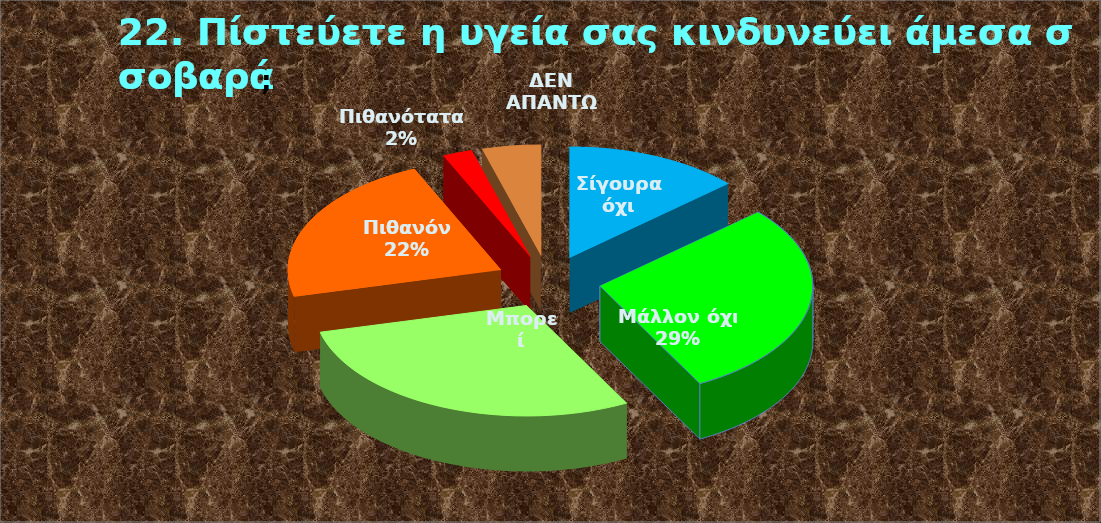
| Category | Series 0 |
|---|---|
| Σίγουρα όχι | 0.133 |
| Μάλλον όχι  | 0.289 |
| Μπορεί | 0.289 |
| Πιθανόν  | 0.222 |
| Πιθανότατα  | 0.022 |
| ΔΕΝ ΑΠΑΝΤΩ | 0.044 |
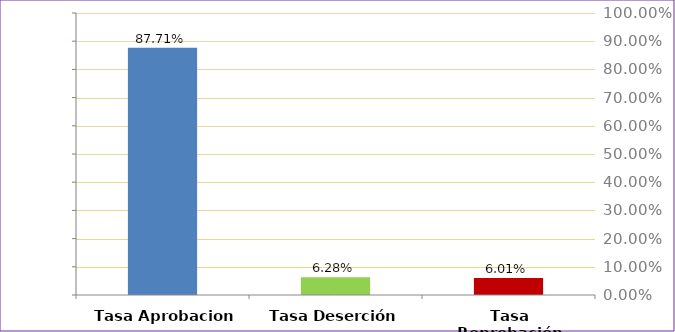
| Category | Total |
|---|---|
| Tasa Aprobacion | 0.877 |
| Tasa Deserción | 0.063 |
| Tasa Reprobación | 0.06 |
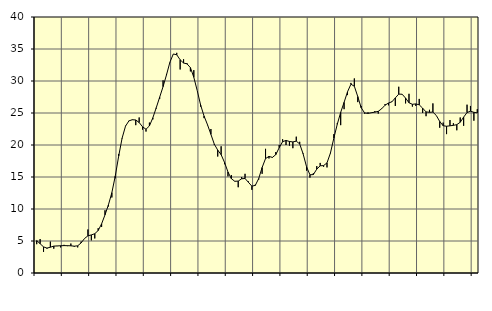
| Category | Piggar | Series 1 |
|---|---|---|
| nan | 4.5 | 5.07 |
| 87.0 | 5.3 | 4.58 |
| 87.0 | 3.3 | 4.08 |
| 87.0 | 3.8 | 3.89 |
| nan | 4.9 | 4.03 |
| 88.0 | 3.8 | 4.2 |
| 88.0 | 4.2 | 4.23 |
| 88.0 | 4 | 4.26 |
| nan | 4.4 | 4.28 |
| 89.0 | 4.2 | 4.27 |
| 89.0 | 4.6 | 4.25 |
| 89.0 | 4.1 | 4.19 |
| nan | 4 | 4.25 |
| 90.0 | 4.9 | 4.7 |
| 90.0 | 5.4 | 5.39 |
| 90.0 | 6.8 | 5.81 |
| nan | 5.1 | 5.95 |
| 91.0 | 5.4 | 6.14 |
| 91.0 | 7 | 6.64 |
| 91.0 | 7.2 | 7.68 |
| nan | 9.8 | 9.09 |
| 92.0 | 10.4 | 10.65 |
| 92.0 | 11.8 | 12.55 |
| 92.0 | 14.8 | 15.14 |
| nan | 18.6 | 18.26 |
| 93.0 | 21 | 21.06 |
| 93.0 | 23 | 22.94 |
| 93.0 | 23.8 | 23.77 |
| nan | 23.9 | 23.95 |
| 94.0 | 23.1 | 23.91 |
| 94.0 | 24.3 | 23.51 |
| 94.0 | 22.4 | 22.84 |
| nan | 22.1 | 22.46 |
| 95.0 | 23.5 | 22.98 |
| 95.0 | 24 | 24.25 |
| 95.0 | 25.7 | 25.82 |
| nan | 27.2 | 27.47 |
| 96.0 | 30.1 | 29.12 |
| 96.0 | 31.1 | 30.95 |
| 96.0 | 32.9 | 32.94 |
| nan | 34.2 | 34.22 |
| 97.0 | 34.4 | 34.1 |
| 97.0 | 31.8 | 33.31 |
| 97.0 | 33.4 | 32.81 |
| nan | 32.8 | 32.68 |
| 98.0 | 31.5 | 32.09 |
| 98.0 | 31.7 | 30.58 |
| 98.0 | 28.5 | 28.5 |
| nan | 26 | 26.23 |
| 99.0 | 24.2 | 24.52 |
| 99.0 | 23.1 | 23.18 |
| 99.0 | 22.5 | 21.67 |
| nan | 20 | 20.13 |
| 0.0 | 18.2 | 19.2 |
| 0.0 | 19.8 | 18.49 |
| 0.0 | 17 | 17.27 |
| nan | 15.1 | 15.78 |
| 1.0 | 15.3 | 14.73 |
| 1.0 | 14.3 | 14.33 |
| 1.0 | 13.4 | 14.36 |
| nan | 15 | 14.72 |
| 2.0 | 15.5 | 14.77 |
| 2.0 | 14.3 | 14.16 |
| 2.0 | 13 | 13.57 |
| nan | 13.8 | 13.69 |
| 3.0 | 14.6 | 14.76 |
| 3.0 | 15.5 | 16.48 |
| 3.0 | 19.4 | 17.88 |
| nan | 17.9 | 18.22 |
| 4.0 | 18 | 18.06 |
| 4.0 | 18.9 | 18.49 |
| 4.0 | 20 | 19.58 |
| nan | 20.9 | 20.52 |
| 5.0 | 20 | 20.71 |
| 5.0 | 19.9 | 20.55 |
| 5.0 | 19.5 | 20.48 |
| nan | 21.3 | 20.6 |
| 6.0 | 20.5 | 20.17 |
| 6.0 | 18.7 | 18.62 |
| 6.0 | 16 | 16.62 |
| nan | 14.9 | 15.34 |
| 7.0 | 15.6 | 15.38 |
| 7.0 | 16.7 | 16.23 |
| 7.0 | 17.2 | 16.75 |
| nan | 16.6 | 16.78 |
| 8.0 | 16.5 | 17.21 |
| 8.0 | 18.7 | 18.74 |
| 8.0 | 21.7 | 21.08 |
| nan | 23.4 | 23.23 |
| 9.0 | 23.1 | 25.1 |
| 9.0 | 25.6 | 26.66 |
| 9.0 | 27.8 | 28.31 |
| nan | 29.7 | 29.5 |
| 10.0 | 30.4 | 29.18 |
| 10.0 | 26.7 | 27.57 |
| 10.0 | 26.1 | 25.83 |
| nan | 24.9 | 25.01 |
| 11.0 | 25.1 | 24.94 |
| 11.0 | 25 | 25.04 |
| 11.0 | 25.3 | 25.13 |
| nan | 24.9 | 25.26 |
| 12.0 | 25.7 | 25.66 |
| 12.0 | 26.4 | 26.22 |
| 12.0 | 26.2 | 26.56 |
| nan | 26.8 | 26.75 |
| 13.0 | 26.1 | 27.36 |
| 13.0 | 29.1 | 27.95 |
| 13.0 | 27.9 | 27.93 |
| nan | 26.5 | 27.33 |
| 14.0 | 28 | 26.6 |
| 14.0 | 26 | 26.36 |
| 14.0 | 26.1 | 26.42 |
| nan | 27.2 | 26.28 |
| 15.0 | 25 | 25.75 |
| 15.0 | 24.5 | 25.17 |
| 15.0 | 25.5 | 25.11 |
| nan | 26.5 | 25.14 |
| 16.0 | 24.6 | 24.61 |
| 16.0 | 22.7 | 23.68 |
| 16.0 | 23.5 | 23.01 |
| nan | 21.7 | 22.93 |
| 17.0 | 23.9 | 23 |
| 17.0 | 23.4 | 23.07 |
| 17.0 | 22.3 | 23.18 |
| nan | 24.3 | 23.55 |
| 18.0 | 23 | 24.36 |
| 18.0 | 26.3 | 25.07 |
| 18.0 | 26.1 | 25.28 |
| nan | 23.8 | 25.11 |
| 19.0 | 25.6 | 25.02 |
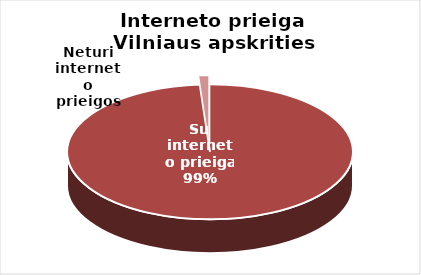
| Category | Series 0 |
|---|---|
| Su interneto prieiga  | 174 |
| Neturi interneto prieigos | 2 |
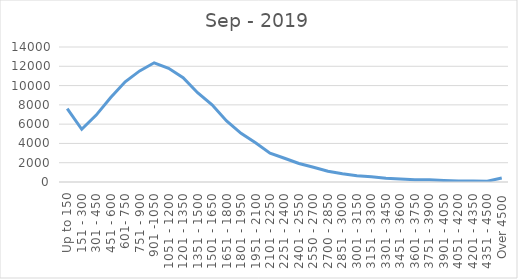
| Category | Sep - 2019 |
|---|---|
| Up to 150 | 7612 |
| 151 - 300 | 5468 |
| 301 - 450 | 6939 |
| 451 - 600 | 8758 |
| 601- 750 | 10393 |
| 751 - 900 | 11522 |
| 901 -1050 | 12361 |
| 1051 - 1200 | 11789 |
| 1201 - 1350 | 10815 |
| 1351 - 1500 | 9263 |
| 1501 - 1650 | 8001 |
| 1651 - 1800 | 6338 |
| 1801 - 1950 | 5045 |
| 1951 - 2100 | 4062 |
| 2101 - 2250 | 2994 |
| 2251 - 2400 | 2460 |
| 2401 - 2550 | 1917 |
| 2550 - 2700 | 1527 |
| 2700 - 2850 | 1112 |
| 2851 - 3000 | 858 |
| 3001 - 3150 | 645 |
| 3151 - 3300 | 555 |
| 3301 - 3450 | 381 |
| 3451 - 3600 | 301 |
| 3601 - 3750 | 233 |
| 3751 - 3900 | 223 |
| 3901 - 4050 | 164 |
| 4051 - 4200 | 116 |
| 4201 - 4350 | 98 |
| 4351 - 4500 | 78 |
| Over 4500 | 413 |
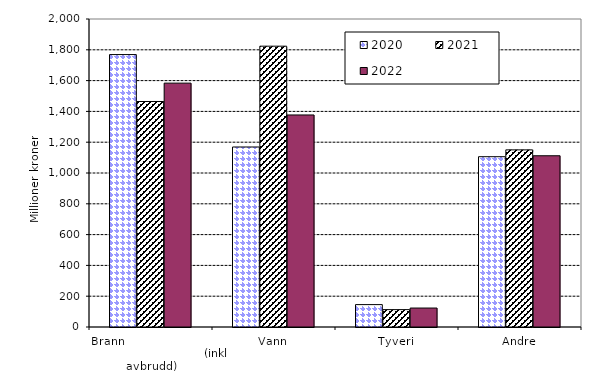
| Category | 2020 | 2021 | 2022 |
|---|---|---|---|
| Brann                                                       (inkl avbrudd) | 1769.074 | 1464.198 | 1583.578 |
| Vann | 1168.864 | 1823.524 | 1376.879 |
| Tyveri | 145.453 | 112.873 | 123.137 |
| Andre | 1105.888 | 1150.229 | 1112 |
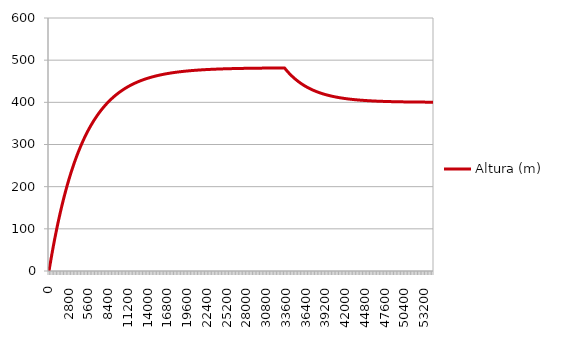
| Category | Altura (m) |
|---|---|
| 0 | 0 |
| 200 | 20 |
| 400 | 39.17 |
| 600 | 57.544 |
| 800 | 75.156 |
| 1000 | 92.037 |
| 1200 | 108.218 |
| 1400 | 123.727 |
| 1600 | 138.592 |
| 1800 | 152.84 |
| 2000 | 166.497 |
| 2200 | 179.587 |
| 2400 | 192.134 |
| 2600 | 204.161 |
| 2800 | 215.688 |
| 3000 | 226.737 |
| 3200 | 237.327 |
| 3400 | 247.478 |
| 3600 | 257.207 |
| 3800 | 266.533 |
| 4000 | 275.472 |
| 4200 | 284.039 |
| 4400 | 292.251 |
| 4600 | 300.123 |
| 4800 | 307.668 |
| 5000 | 314.899 |
| 5200 | 321.831 |
| 5400 | 328.474 |
| 5600 | 334.842 |
| 5800 | 340.946 |
| 6000 | 346.797 |
| 6200 | 352.404 |
| 6400 | 357.779 |
| 6600 | 362.931 |
| 6800 | 367.869 |
| 7000 | 372.603 |
| 7200 | 377.139 |
| 7400 | 381.488 |
| 7600 | 385.656 |
| 7800 | 389.651 |
| 8000 | 393.48 |
| 8200 | 397.15 |
| 8400 | 400.668 |
| 8600 | 404.04 |
| 8800 | 407.272 |
| 9000 | 410.37 |
| 9200 | 413.34 |
| 9400 | 416.186 |
| 9600 | 418.914 |
| 9800 | 421.528 |
| 10000 | 424.035 |
| 10200 | 426.437 |
| 10400 | 428.739 |
| 10600 | 430.946 |
| 10800 | 433.062 |
| 11000 | 435.09 |
| 11200 | 437.033 |
| 11400 | 438.896 |
| 11600 | 440.681 |
| 11800 | 442.393 |
| 12000 | 444.033 |
| 12200 | 445.605 |
| 12400 | 447.112 |
| 12600 | 448.557 |
| 12800 | 449.942 |
| 13000 | 451.269 |
| 13200 | 452.541 |
| 13400 | 453.76 |
| 13600 | 454.929 |
| 13800 | 456.049 |
| 14000 | 457.122 |
| 14200 | 458.151 |
| 14400 | 459.138 |
| 14600 | 460.083 |
| 14800 | 460.99 |
| 15000 | 461.858 |
| 15200 | 462.691 |
| 15400 | 463.489 |
| 15600 | 464.254 |
| 15800 | 464.987 |
| 16000 | 465.689 |
| 16200 | 466.363 |
| 16400 | 467.009 |
| 16600 | 467.627 |
| 16800 | 468.221 |
| 17000 | 468.789 |
| 17200 | 469.334 |
| 17400 | 469.856 |
| 17600 | 470.357 |
| 17800 | 470.837 |
| 18000 | 471.297 |
| 18200 | 471.738 |
| 18400 | 472.16 |
| 18600 | 472.565 |
| 18800 | 472.953 |
| 19000 | 473.325 |
| 19200 | 473.682 |
| 19400 | 474.024 |
| 19600 | 474.352 |
| 19800 | 474.666 |
| 20000 | 474.967 |
| 20200 | 475.255 |
| 20400 | 475.532 |
| 20600 | 475.797 |
| 20800 | 476.051 |
| 21000 | 476.295 |
| 21200 | 476.528 |
| 21400 | 476.752 |
| 21600 | 476.966 |
| 21800 | 477.172 |
| 22000 | 477.369 |
| 22200 | 477.558 |
| 22400 | 477.739 |
| 22600 | 477.912 |
| 22800 | 478.078 |
| 23000 | 478.238 |
| 23200 | 478.391 |
| 23400 | 478.537 |
| 23600 | 478.677 |
| 23800 | 478.812 |
| 24000 | 478.941 |
| 24200 | 479.065 |
| 24400 | 479.183 |
| 24600 | 479.297 |
| 24800 | 479.405 |
| 25000 | 479.51 |
| 25200 | 479.61 |
| 25400 | 479.706 |
| 25600 | 479.798 |
| 25800 | 479.886 |
| 26000 | 479.97 |
| 26200 | 480.051 |
| 26400 | 480.128 |
| 26600 | 480.203 |
| 26800 | 480.274 |
| 27000 | 480.342 |
| 27200 | 480.408 |
| 27400 | 480.47 |
| 27600 | 480.531 |
| 27800 | 480.588 |
| 28000 | 480.643 |
| 28200 | 480.696 |
| 28400 | 480.747 |
| 28600 | 480.796 |
| 28800 | 480.842 |
| 29000 | 480.887 |
| 29200 | 480.93 |
| 29400 | 480.971 |
| 29600 | 481.01 |
| 29800 | 481.048 |
| 30000 | 481.084 |
| 30200 | 481.119 |
| 30400 | 481.152 |
| 30600 | 481.184 |
| 30800 | 481.215 |
| 31000 | 481.244 |
| 31200 | 481.272 |
| 31400 | 481.299 |
| 31600 | 481.324 |
| 31800 | 481.349 |
| 32000 | 481.373 |
| 32200 | 481.396 |
| 32400 | 481.417 |
| 32600 | 481.438 |
| 32800 | 481.458 |
| 33000 | 481.477 |
| 33200 | 481.496 |
| 33400 | 481.513 |
| 33600 | 477.437 |
| 33800 | 473.566 |
| 34000 | 469.887 |
| 34200 | 466.393 |
| 34400 | 463.073 |
| 34600 | 459.92 |
| 34800 | 456.924 |
| 35000 | 454.077 |
| 35200 | 451.374 |
| 35400 | 448.805 |
| 35600 | 446.365 |
| 35800 | 444.046 |
| 36000 | 441.844 |
| 36200 | 439.752 |
| 36400 | 437.764 |
| 36600 | 435.876 |
| 36800 | 434.082 |
| 37000 | 432.378 |
| 37200 | 430.759 |
| 37400 | 429.221 |
| 37600 | 427.76 |
| 37800 | 426.372 |
| 38000 | 425.054 |
| 38200 | 423.801 |
| 38400 | 422.611 |
| 38600 | 421.48 |
| 38800 | 420.406 |
| 39000 | 419.386 |
| 39200 | 418.417 |
| 39400 | 417.496 |
| 39600 | 416.621 |
| 39800 | 415.79 |
| 40000 | 415.001 |
| 40200 | 414.251 |
| 40400 | 413.538 |
| 40600 | 412.861 |
| 40800 | 412.218 |
| 41000 | 411.607 |
| 41200 | 411.027 |
| 41400 | 410.475 |
| 41600 | 409.952 |
| 41800 | 409.454 |
| 42000 | 408.981 |
| 42200 | 408.532 |
| 42400 | 408.106 |
| 42600 | 407.7 |
| 42800 | 407.315 |
| 43000 | 406.95 |
| 43200 | 406.602 |
| 43400 | 406.272 |
| 43600 | 405.958 |
| 43800 | 405.661 |
| 44000 | 405.377 |
| 44200 | 405.109 |
| 44400 | 404.853 |
| 44600 | 404.611 |
| 44800 | 404.38 |
| 45000 | 404.161 |
| 45200 | 403.953 |
| 45400 | 403.755 |
| 45600 | 403.568 |
| 45800 | 403.389 |
| 46000 | 403.22 |
| 46200 | 403.059 |
| 46400 | 402.906 |
| 46600 | 402.76 |
| 46800 | 402.622 |
| 47000 | 402.491 |
| 47200 | 402.367 |
| 47400 | 402.248 |
| 47600 | 402.136 |
| 47800 | 402.029 |
| 48000 | 401.928 |
| 48200 | 401.831 |
| 48400 | 401.74 |
| 48600 | 401.653 |
| 48800 | 401.57 |
| 49000 | 401.492 |
| 49200 | 401.417 |
| 49400 | 401.346 |
| 49600 | 401.279 |
| 49800 | 401.215 |
| 50000 | 401.154 |
| 50200 | 401.097 |
| 50400 | 401.042 |
| 50600 | 400.99 |
| 50800 | 400.94 |
| 51000 | 400.893 |
| 51200 | 400.848 |
| 51400 | 400.806 |
| 51600 | 400.766 |
| 51800 | 400.727 |
| 52000 | 400.691 |
| 52200 | 400.657 |
| 52400 | 400.624 |
| 52600 | 400.593 |
| 52800 | 400.563 |
| 53000 | 400.535 |
| 53200 | 400.508 |
| 53400 | 400.483 |
| 53600 | 400.458 |
| 53800 | 400.436 |
| 54000 | 400.414 |
| 54200 | 400.393 |
| 54400 | 400.373 |
| 54600 | 400.355 |
▬▬▬▬▬▬
| PROBLEM |
Please reproduce, exactly as they appear above, the lines from the line containing "29400 | 480.971 |" up to and including the line containing "31800 | 481.349 |".

| ANSWER SPACE |
| 29400 | 480.971 |
| 29600 | 481.01 |
| 29800 | 481.048 |
| 30000 | 481.084 |
| 30200 | 481.119 |
| 30400 | 481.152 |
| 30600 | 481.184 |
| 30800 | 481.215 |
| 31000 | 481.244 |
| 31200 | 481.272 |
| 31400 | 481.299 |
| 31600 | 481.324 |
| 31800 | 481.349 |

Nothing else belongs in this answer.